Background. Medications prescribed to elderly persons often have an anticholinergic effect, as do many commonly used over-the-counter drugs. Anticholinergic medications are known to produce psychomotor slowing, especially in older persons.

Methods. The present study examined whether the cumulative anticholinergic load present in the serum of community volunteers was associated with decrements on tests of psychomotor performance (gait speed and simple manual response time) known to predict falls in elderly persons.

Results. Serum anticholinergic activity (SAA) was relatively low in this group; however, an elevated SAA was associated with a significant slowing in both gait speed and simple response time.

Conclusion. Cumulative anticholinergic burden may be one of the factors contributing to an increased risk of falls in the older population.

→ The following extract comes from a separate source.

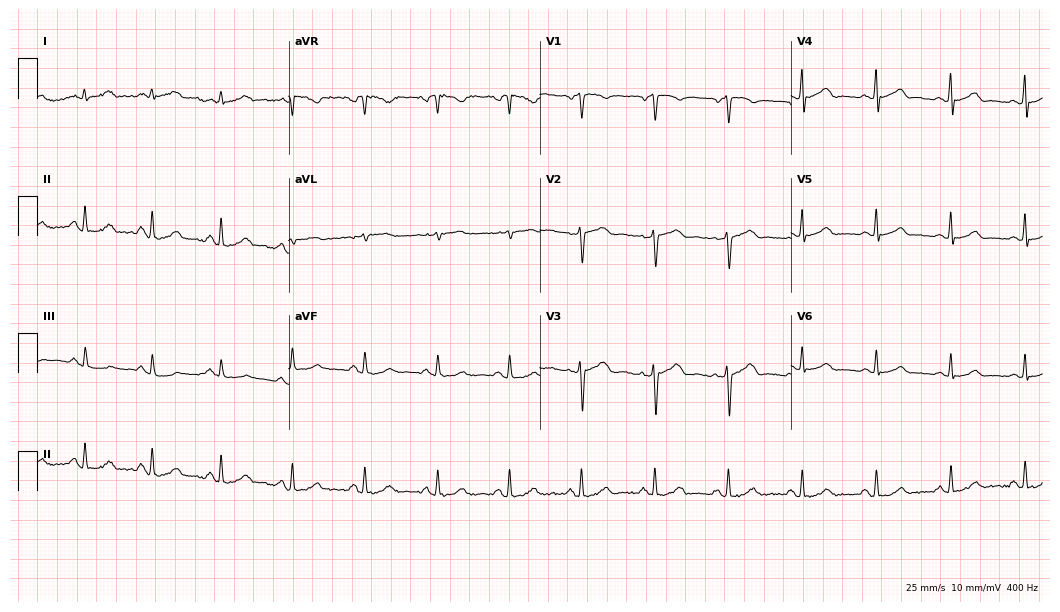
12-lead ECG (10.2-second recording at 400 Hz) from a 40-year-old female patient. Screened for six findings — first-degree AV block, right bundle branch block, left bundle branch block, sinus bradycardia, atrial fibrillation, sinus tachycardia — none is recorded.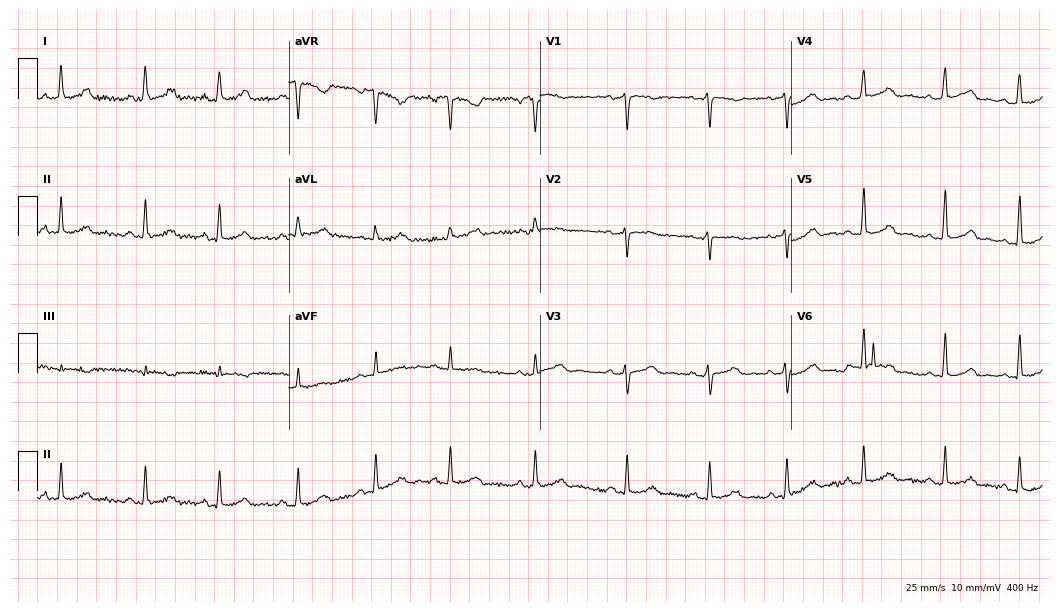
Standard 12-lead ECG recorded from a woman, 21 years old. Read as a normal ECG.

MEDICATIONS affecting the central nervous system, including sedatives, neuroleptics, and antidepressants, are associated with an increased risk of falls in elderly persons (1). Another class of medications that may affect balance includes those that interfere with cholinergic metabolism. Anticholinergic medications impair cognitive and psychomotor performance, especially in elderly persons (2), and a recent study (3) found that the cumulative amount of anticholinergic medications taken by elderly patients on a psychogeriatric ward was strongly associated with falls. However, it is not just hospitalized elderly persons who take substantial amounts of anticholinergic drugs. Many of the medications most commonly prescribed to older individuals in the community antagonize muscarinic receptors (4), and elderly persons often use over-the-counter drugs with anticholinergic effects (e.g., cimetidine, diphenhydramine) to treat conditions such as heartburn, allergies, and insomnia. Thus, even community-dwelling elders can carry a substantial anticholinergic burden (5).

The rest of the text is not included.